[[ Data for this exercise, beginning ]]
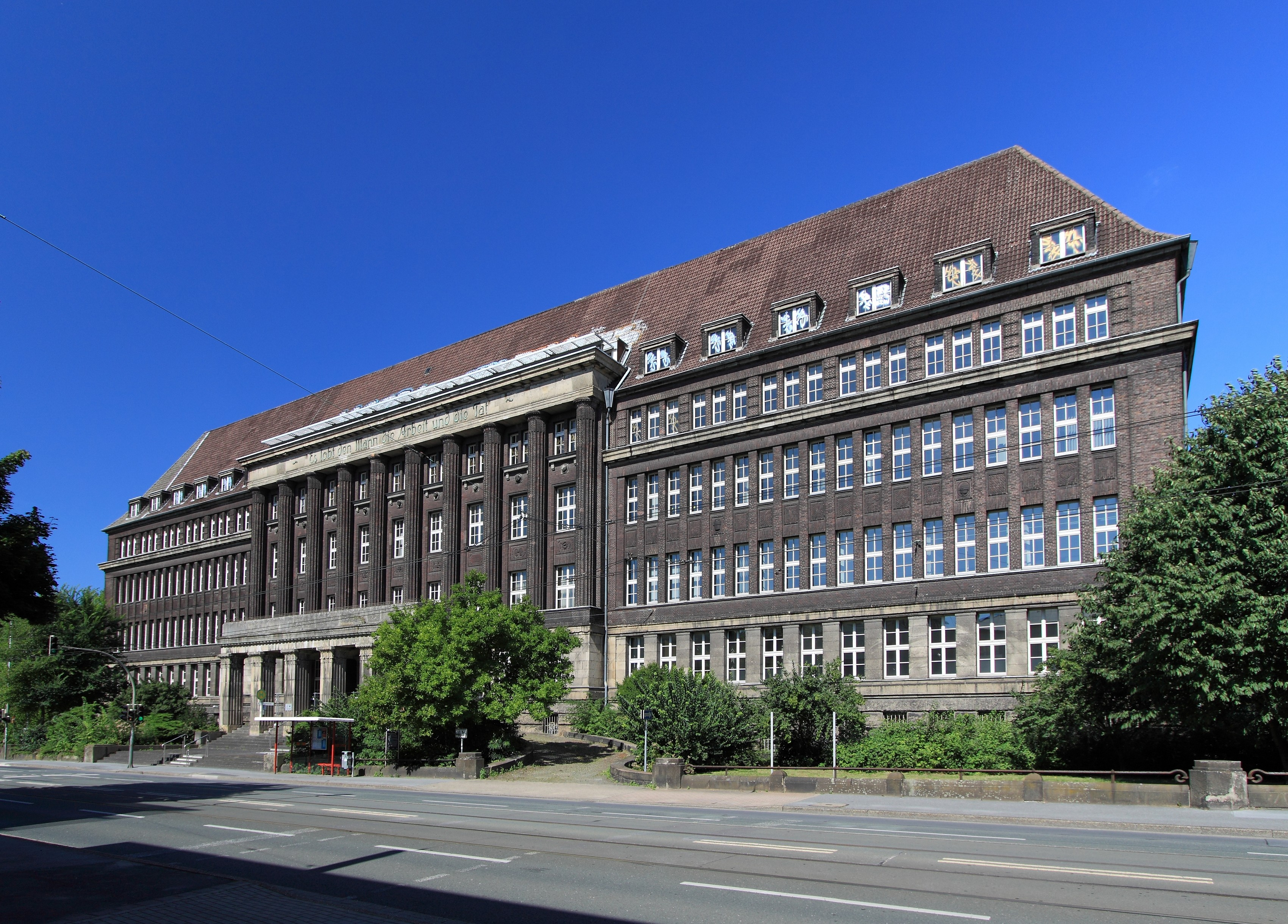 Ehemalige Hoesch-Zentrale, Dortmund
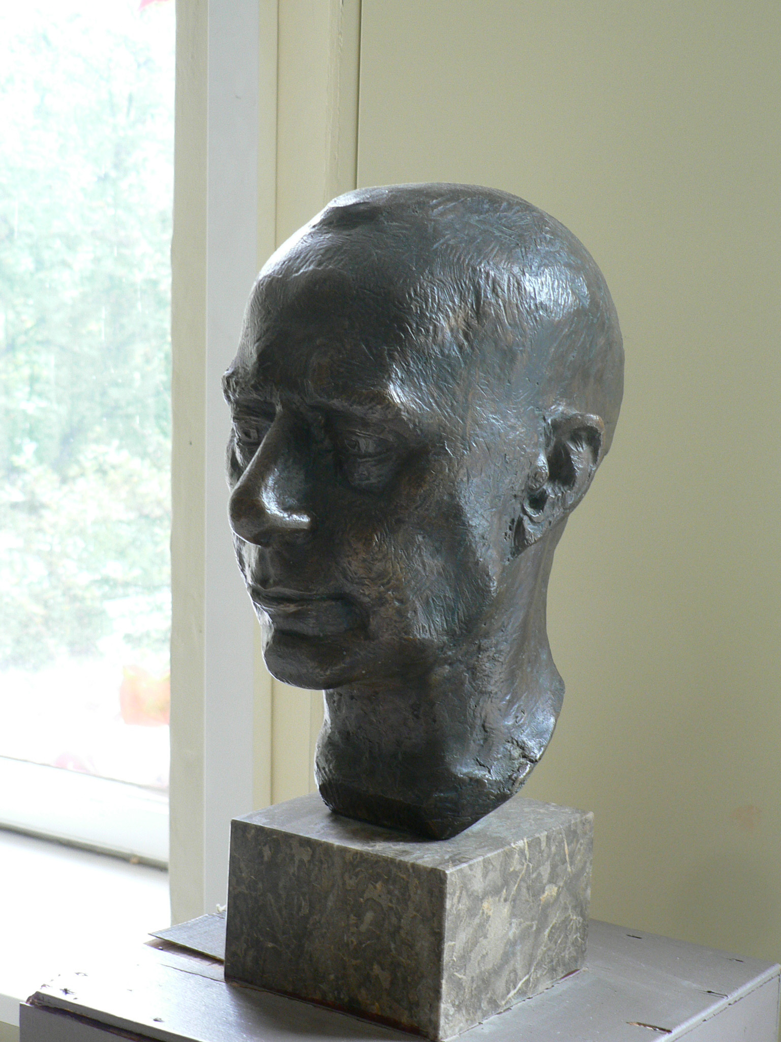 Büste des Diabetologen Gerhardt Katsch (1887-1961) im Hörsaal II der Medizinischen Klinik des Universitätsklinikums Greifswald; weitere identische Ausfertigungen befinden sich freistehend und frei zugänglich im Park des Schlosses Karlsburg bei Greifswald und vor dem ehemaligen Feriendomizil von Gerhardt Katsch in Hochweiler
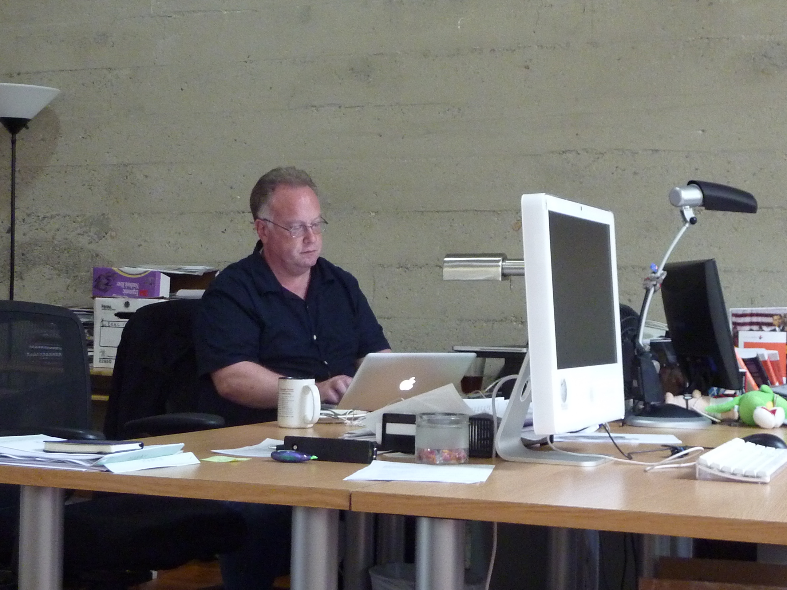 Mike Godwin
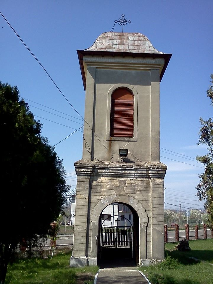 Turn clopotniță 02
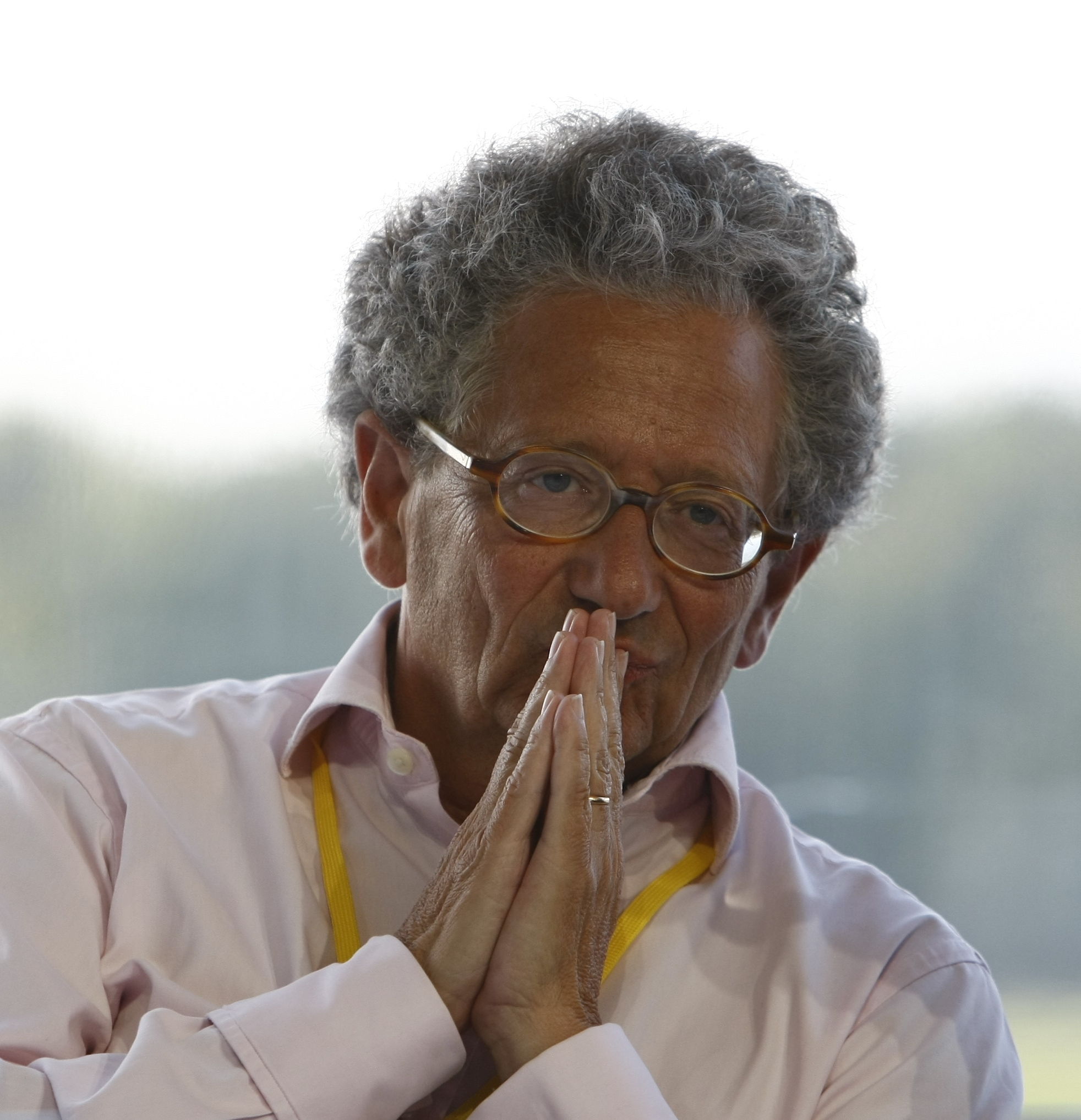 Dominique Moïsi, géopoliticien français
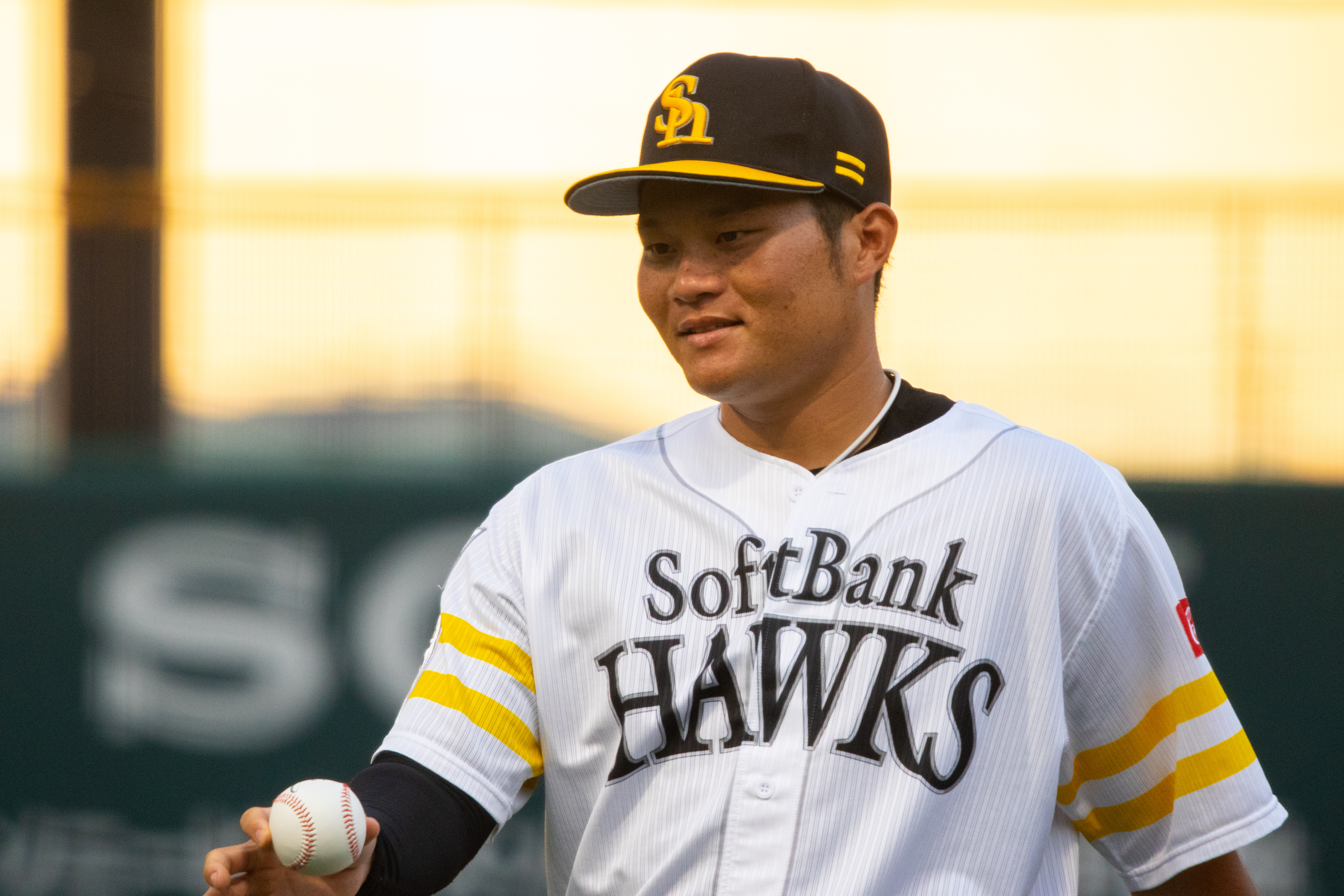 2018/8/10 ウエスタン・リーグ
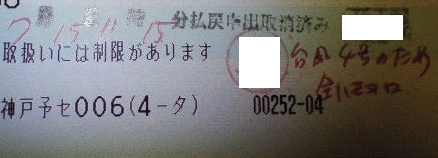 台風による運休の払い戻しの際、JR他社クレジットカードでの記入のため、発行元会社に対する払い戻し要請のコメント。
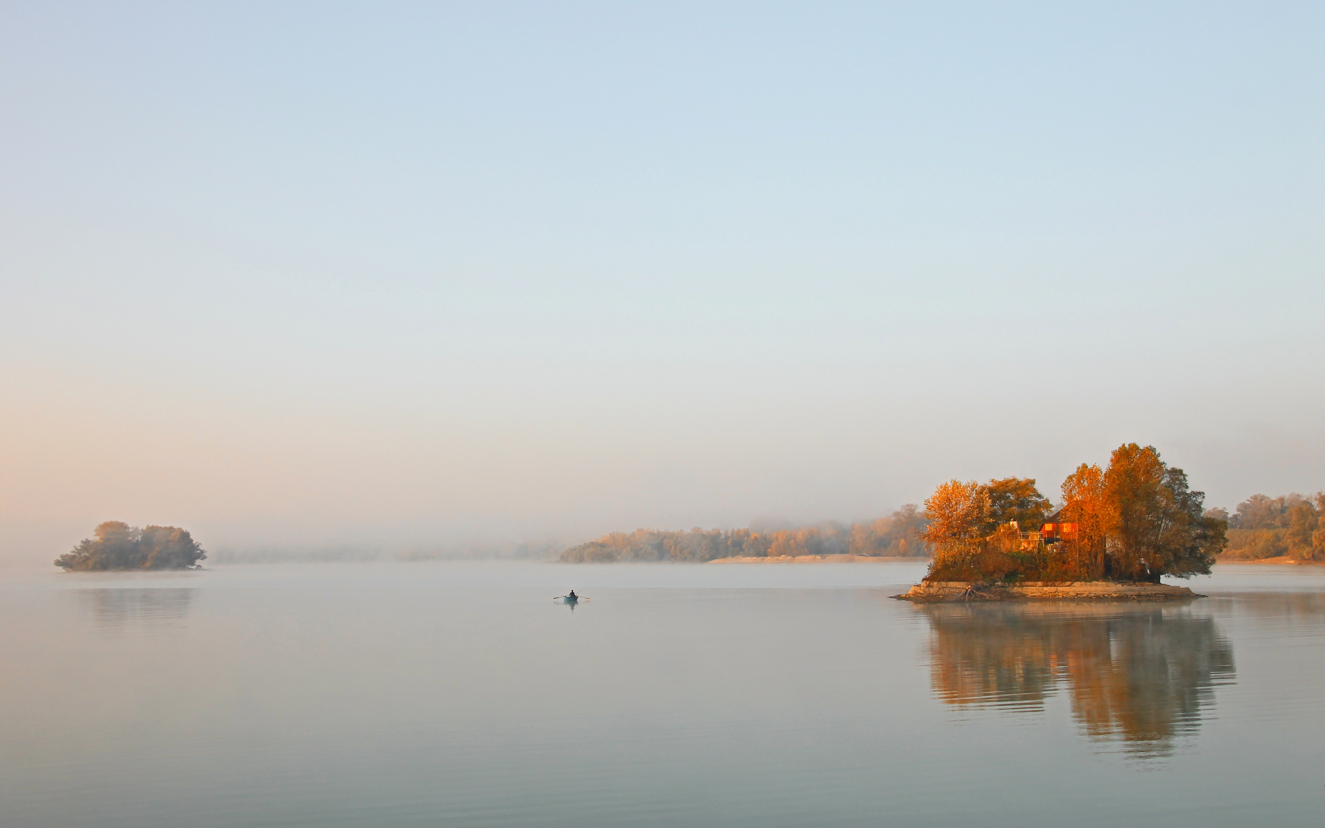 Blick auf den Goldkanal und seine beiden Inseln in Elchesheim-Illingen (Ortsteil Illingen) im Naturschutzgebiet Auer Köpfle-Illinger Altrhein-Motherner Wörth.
[[ Data for this exercise, end ]]
▸ **Work order**: The answer must be an exact transcription of the lines from the one containing "2018/8/10 ウエスタン・リーグ" through the last line of the records above, both included, with no pictures.

▸ **Solution to the exercise**:
 2018/8/10 ウエスタン・リーグ
 台風による運休の払い戻しの際、JR他社クレジットカードでの記入のため、発行元会社に対する払い戻し要請のコメント。
 Blick auf den Goldkanal und seine beiden Inseln in Elchesheim-Illingen (Ortsteil Illingen) im Naturschutzgebiet Auer Köpfle-Illinger Altrhein-Motherner Wörth.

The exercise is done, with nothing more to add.